Last week while perusing Pipe Dream, many readers no doubt came across a column titled “Opposite sides of history combined, poorly,” by Madison Ball, that talked about the celebration of Dr. Martin Luther King, Jr. Day and the celebration of Robert E. Lee’s birthday being combined into a one-day celebration. Gasp! Apparently this is appalling to some.
While the one-day celebration could be considered somewhat controversial, it is not racist, nor is it combining the celebration of men with ideals completely at odds.
Everyone can agree that slavery was a very dark time in America’s history, but it is unfair to accuse all Southerners, even Confederate generals, of perpetuating “mass genocide,” which slavery, for all its horrors, was not.
It is easy to celebrate the work of Dr. King, but what we must realize is that Lee was not some villain or an “American traitor.” He fought on the side of his state as a Confederate but constantly advocated for the preservation of the Union.
Furthermore, Lee is suggested to have been decidedly anti-slavery. He supported his wife and daughters in their work to liberate and fund slaves moving to Liberia, and they later set up an illegal school for slaves at their Arlington plantation.
Lee himself freed the slaves that had come to him through marriage in 1862, well before the Emancipation Proclamation. It was Lee who in 1864 began to petition slaveholders to allow their slaves to volunteer for the army and, after service, be granted their freedom.
The column’s likening of General Lee to the criminals tried at Nuremberg is the real atrocity of the column.
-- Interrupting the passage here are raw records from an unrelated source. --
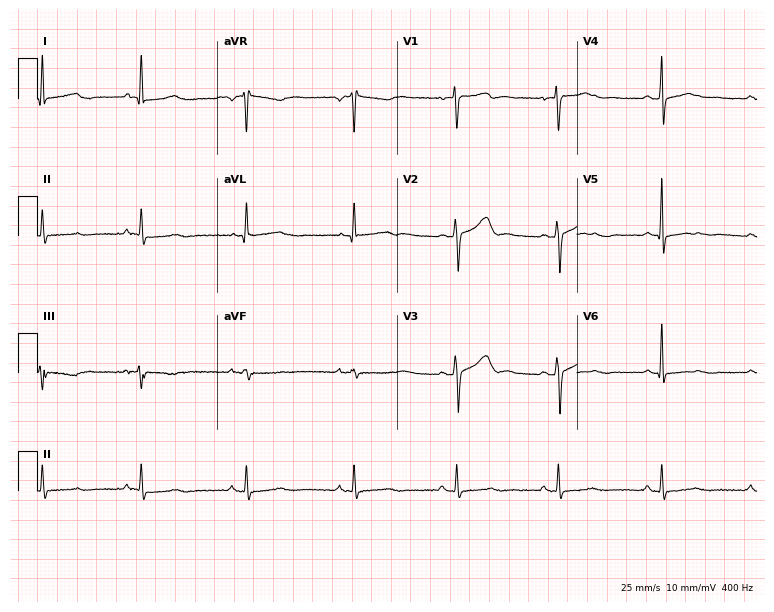
Resting 12-lead electrocardiogram (7.3-second recording at 400 Hz). Patient: a woman, 55 years old. None of these six findings is recorded: first-degree AV block, right bundle branch block, left bundle branch block, sinus bradycardia, atrial fibrillation, sinus tachycardia. Only these six findings were labelled.
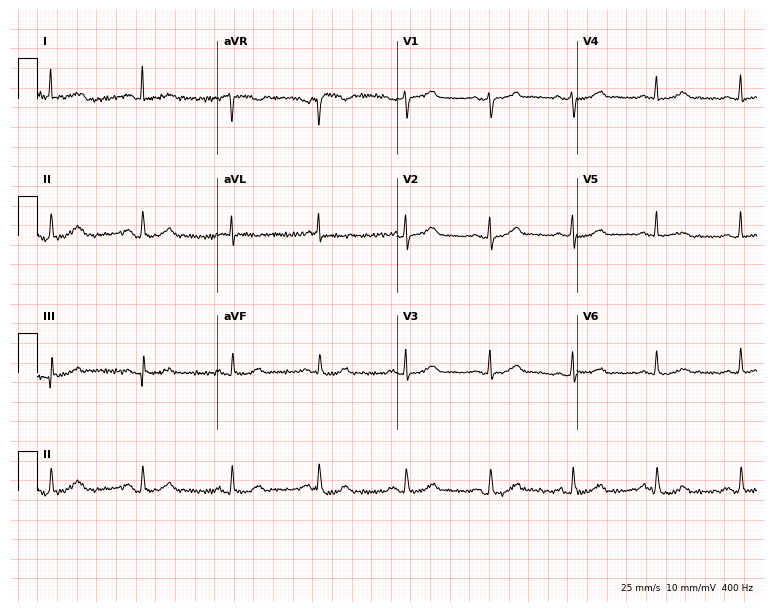
12-lead ECG (7.3-second recording at 400 Hz) from a 50-year-old female patient. Labelled as a normal ECG.
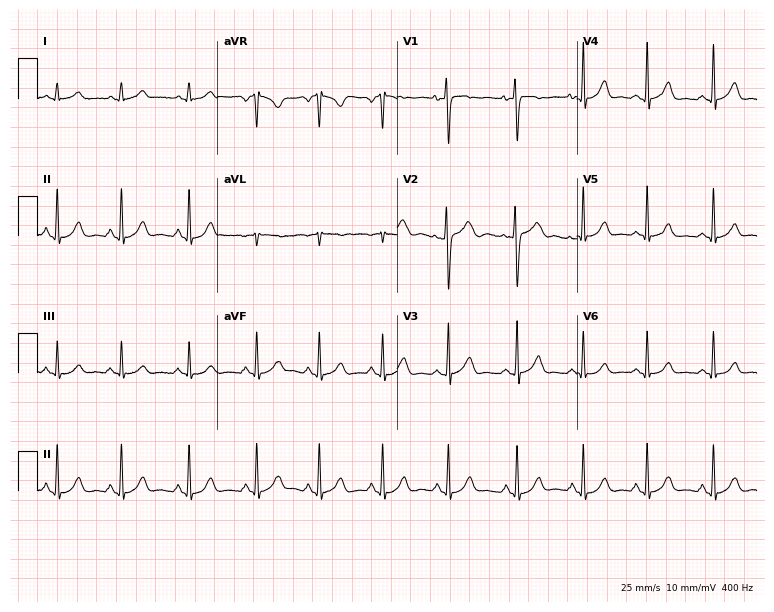
Resting 12-lead electrocardiogram (7.3-second recording at 400 Hz). Patient: a female, 25 years old. None of these six findings is recorded: first-degree AV block, right bundle branch block, left bundle branch block, sinus bradycardia, atrial fibrillation, sinus tachycardia.
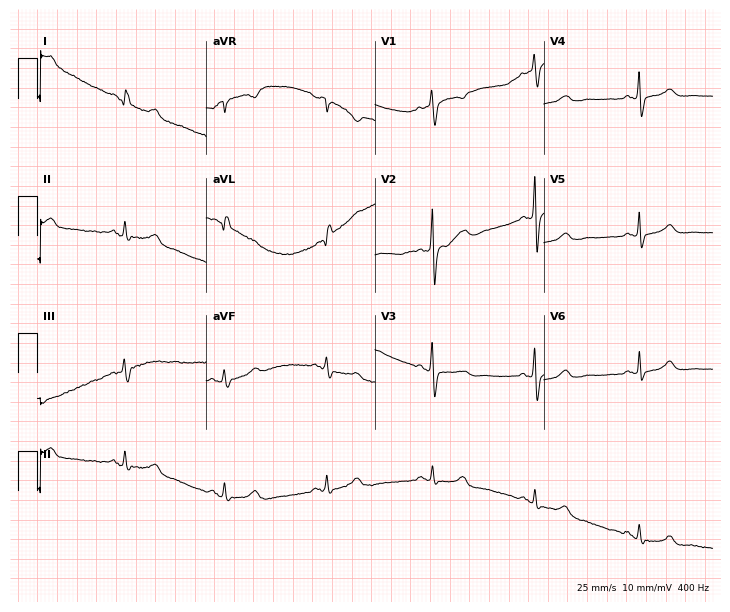
Standard 12-lead ECG recorded from a female, 37 years old. Read as a normal ECG.
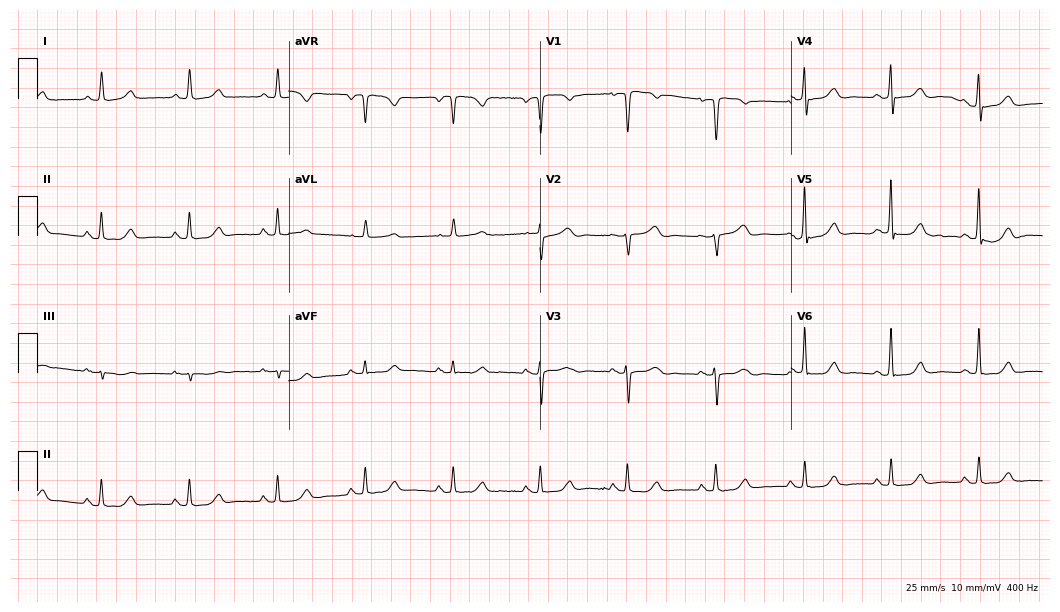
ECG (10.2-second recording at 400 Hz) — a 75-year-old woman. Labelled as a normal ECG.
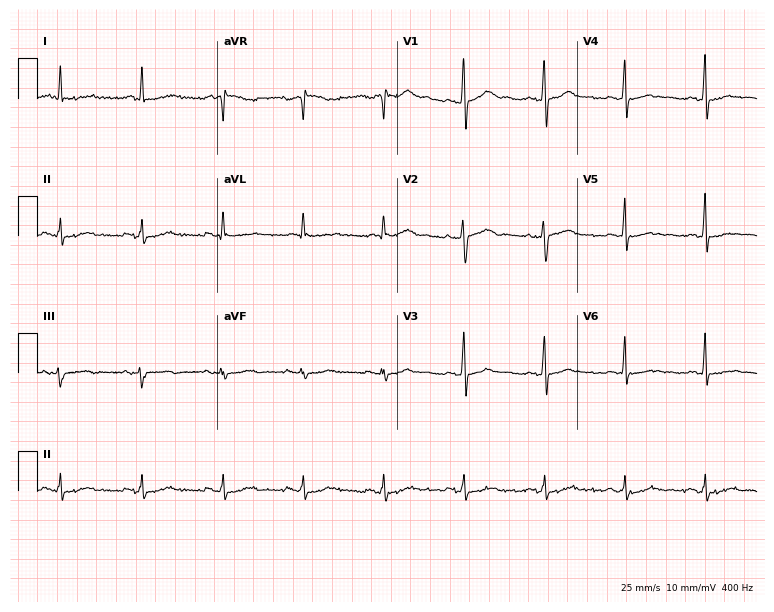
12-lead ECG from a 55-year-old male patient (7.3-second recording at 400 Hz). No first-degree AV block, right bundle branch block, left bundle branch block, sinus bradycardia, atrial fibrillation or sinus tachycardia recorded for this tracing. Other findings, if any, are not listed.
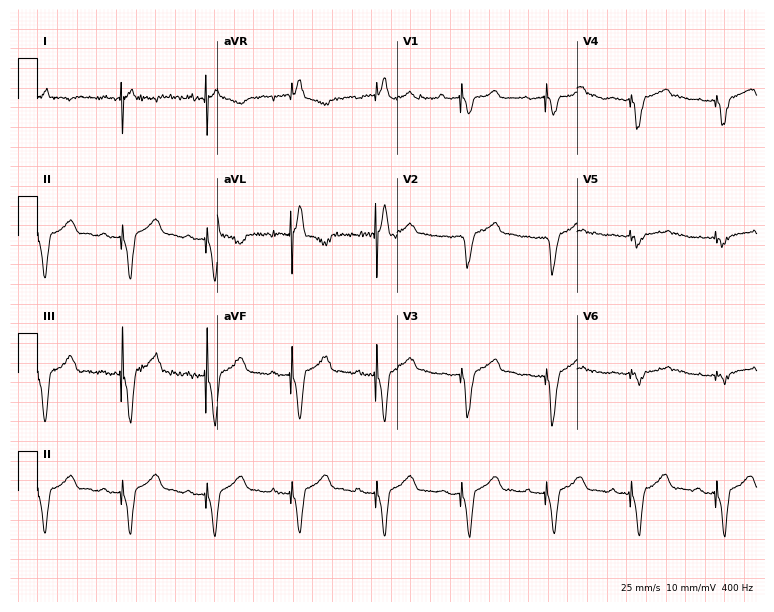
ECG (7.3-second recording at 400 Hz) — a male patient, 65 years old. Screened for six findings — first-degree AV block, right bundle branch block, left bundle branch block, sinus bradycardia, atrial fibrillation, sinus tachycardia — none is recorded.
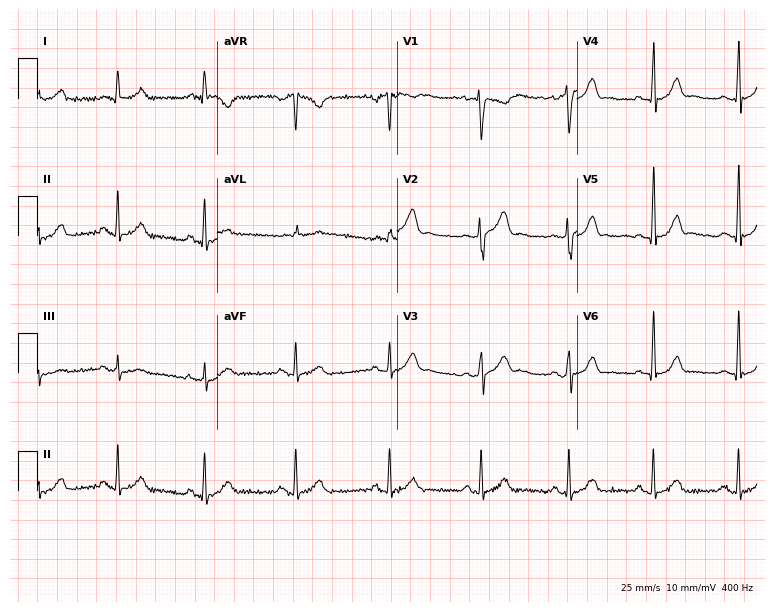
12-lead ECG (7.3-second recording at 400 Hz) from a male patient, 37 years old. Screened for six findings — first-degree AV block, right bundle branch block (RBBB), left bundle branch block (LBBB), sinus bradycardia, atrial fibrillation (AF), sinus tachycardia — none is recorded. Other findings, if any, are not listed.
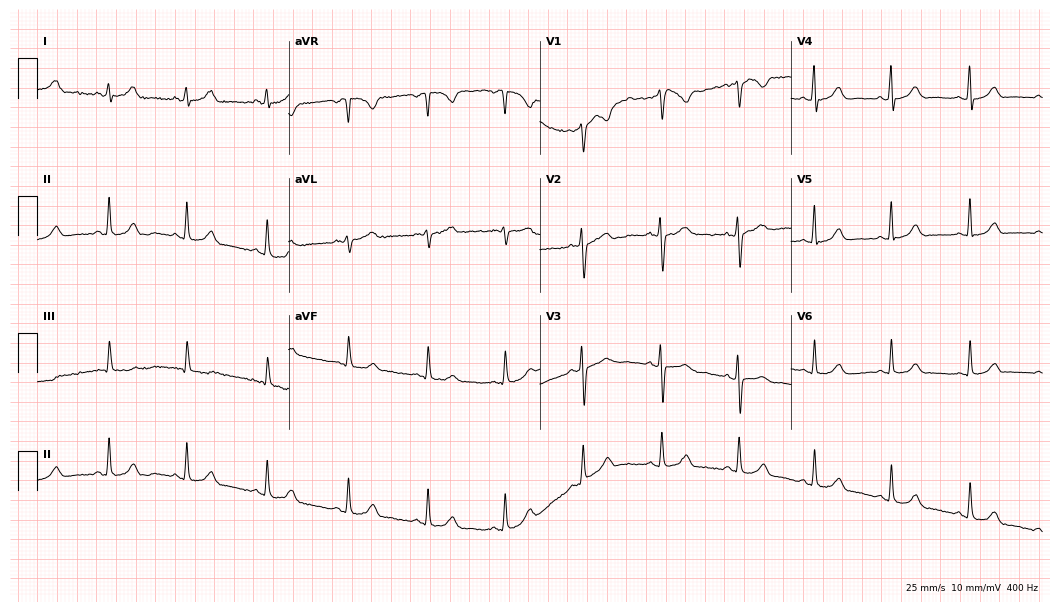
12-lead ECG from a 29-year-old woman. Labelled as a normal ECG.
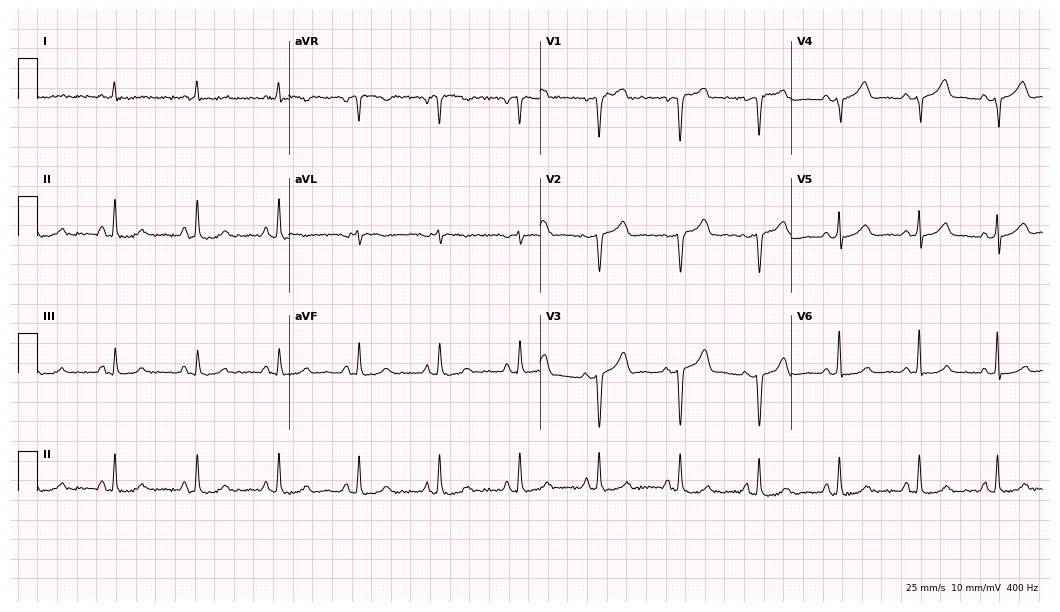
Standard 12-lead ECG recorded from a 56-year-old female patient (10.2-second recording at 400 Hz). Read as a normal ECG.
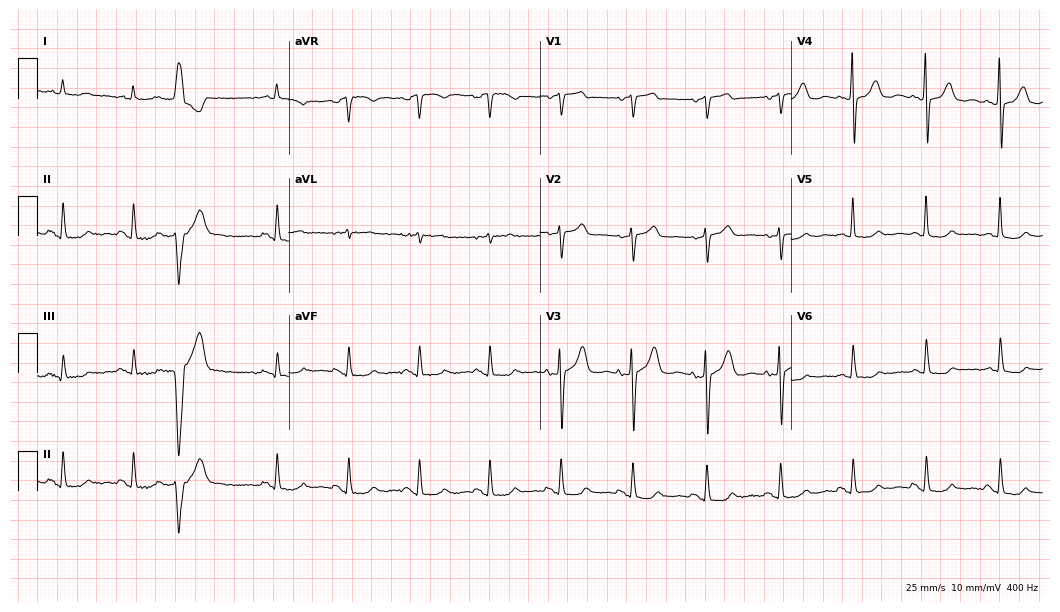
ECG (10.2-second recording at 400 Hz) — a female, 65 years old. Labelled as a normal ECG.
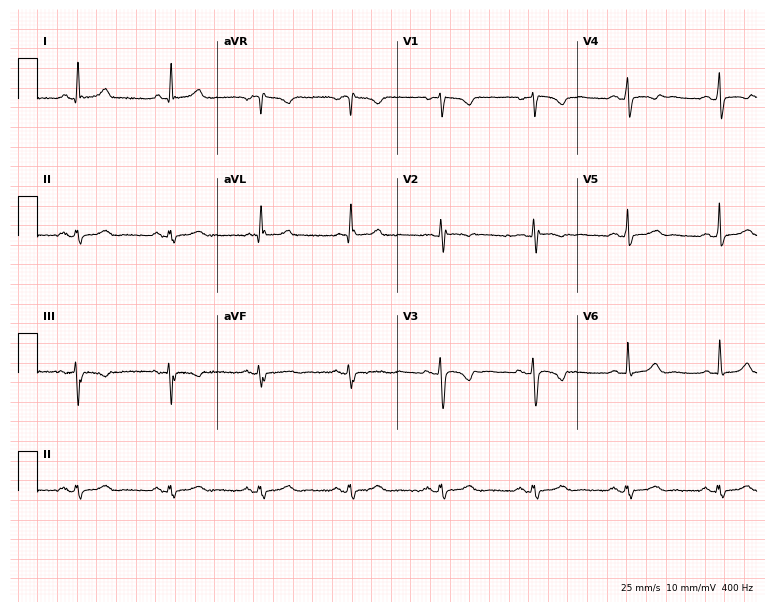
Electrocardiogram, a 45-year-old female patient. Of the six screened findings (first-degree AV block, right bundle branch block, left bundle branch block, sinus bradycardia, atrial fibrillation, sinus tachycardia), none is recorded.

If we liken everything disturbing in our past to the Holocaust it not only sensationalizes our own history but lessens the atrocities committed during World War II.
As for Southerners “flaunting their racism proudly”? Well, that is one dangerous statement. Confederate flags are not, for the most part, about racism, but rather about the romanticism of a lost rebellious cause that is seductive to many cultures. Or maybe they just like “The Dukes of Hazzard.” Don’t judge. We Yankees need to remember that we are not better, more intellectual or any less guilty of our past.
Ball states in her conclusion that “stereotyping all people in the southern United States as racist and outdated would be an astounding generalization and just blatantly false.” Well, at least that part is true. We cannot have so little regard for the customs and commemorations of our compatriots south of the Mason-Dixon line.
While we may all agree that slavery was a terrible point in our history, it is also important to remember that it served an economic purpose in the South that the industrial North cannot fully understand.
The Civil War was more about states’ rights than any issue of slavery, and the Union’s goals were not so high-minded, with Lincoln’s initial goal being to maintain the Union and only later to emancipate the African American population. Maybe it’s the Yankees who are now discriminating against Southerners, and maybe that’s the issue that we should be talking about, not how a few states choose to commemorate two important historical figures, on the same day or not.